Inspiring travelers to fall in love with the world
The work
BBC’s food stories are in-depth narratives, trend-based news features, and recipe stories (recipes with accompanying histories and backstories that are tied to local culture).

Storytelling
Below is an excerpt from my story for BBC Travel about the Valtellina valley in Northern Italy.
In the Valtellina valley, buckwheat cultivation – along with its signature pasta dish – is a centuries-old tradition. However, what’s considered the “real” recipe is up for debate.
Chiara Lanzarotti remembers when “everyone was a farmer” in the small town of Teglio.
“It’s still like a postcard,” Lanzarotti said, pointing her cane to the south side of Italy’s Valtellina valley, surrounded by the Orobie Alps, which are snow-speckled, even in mid-July.
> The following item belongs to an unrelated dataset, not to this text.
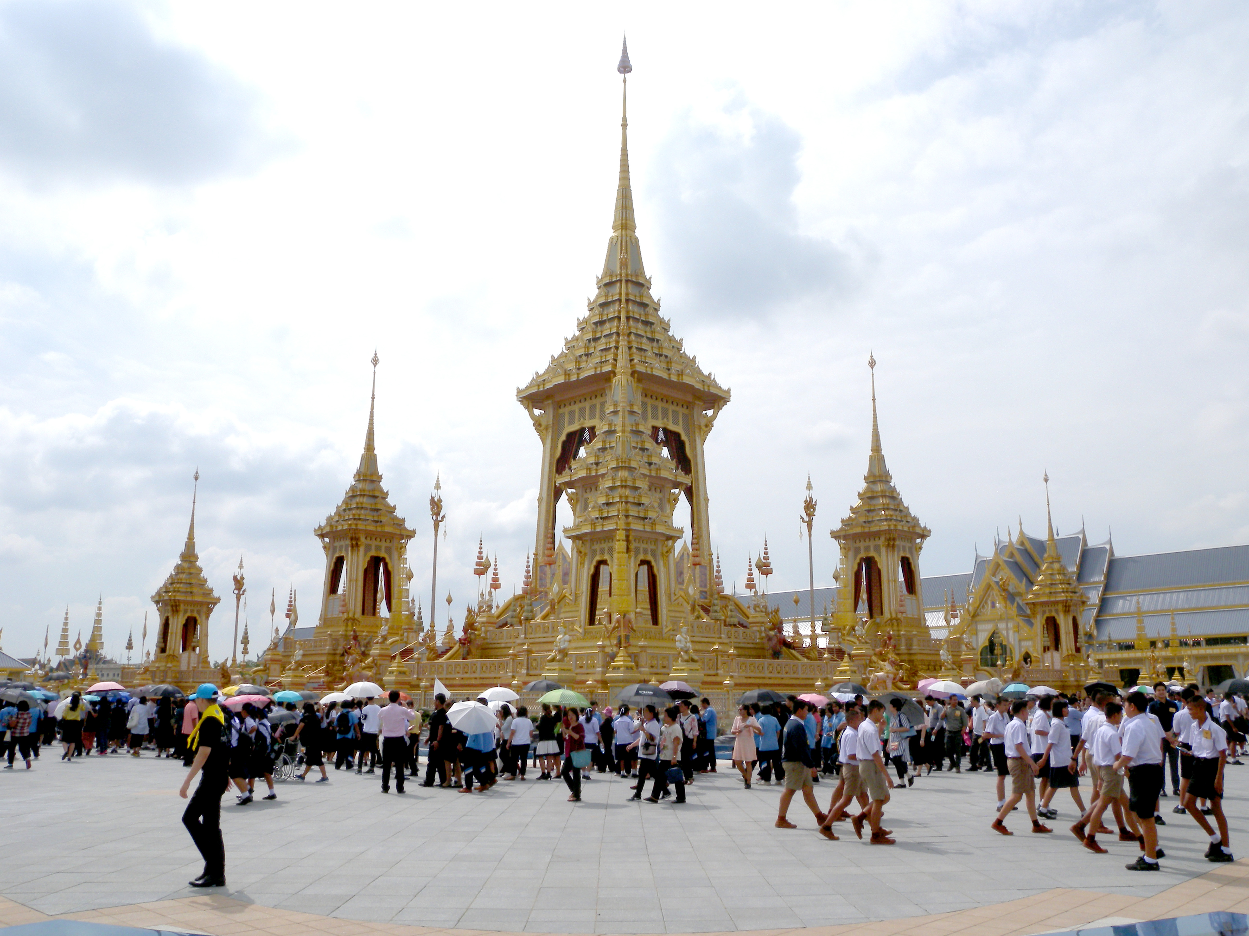 พระเมรุมาศสำหรับพระราชพิธีถวายพระเพลิงพระบรมศพ พระบาทสมเด็จพระปรมินทรมหาภูมิพลอดุลยเดช สยามินทราธิราช บรมนาถบพิตร ณ ท้องสนามหลวง กรุงเทพฯ บันทึกภาพเมื่อวันที่ 21 พฤศจิกายน พ.ศ. 2560

Lanzarotti’s maternal ancestors, the Tusetti’s, settled in Teglio on Valtellina’s north side – 16km south of the Italian-Swiss border in Lombardy and 900m above sea level – in the 1600s, and cultivated buckwheat, a traditional food staple for farmers tending their terraced mountain crops. Flour ground from the plant’s triangular seeds, grano saraceno in Italian, or furmentùn in Valtellina’s dialect, was central to a hearty tagliatelle-style pasta dish called pizzoccheri, which was topped with vegetables like cabbage and potatoes, as well as cheese and butter, which fuelled them from dawn to dusk.
While it’s hard to know when the dish was first made, in the 1799 book Die Republik Graubündent (The Republic of Graubünden), German historian Heinrich L Lehmann wrote about a “perzockel” dough made from buckwheat flour and egg, which was cooked in water and served with butter and grated cheese. Lehmann noted that farmers living in small homes would also use this same dough to make a simpler, gnocchi dish as they didn’t always have the luxury of time or space to roll and cut the dough into flat tagliatelle noodles.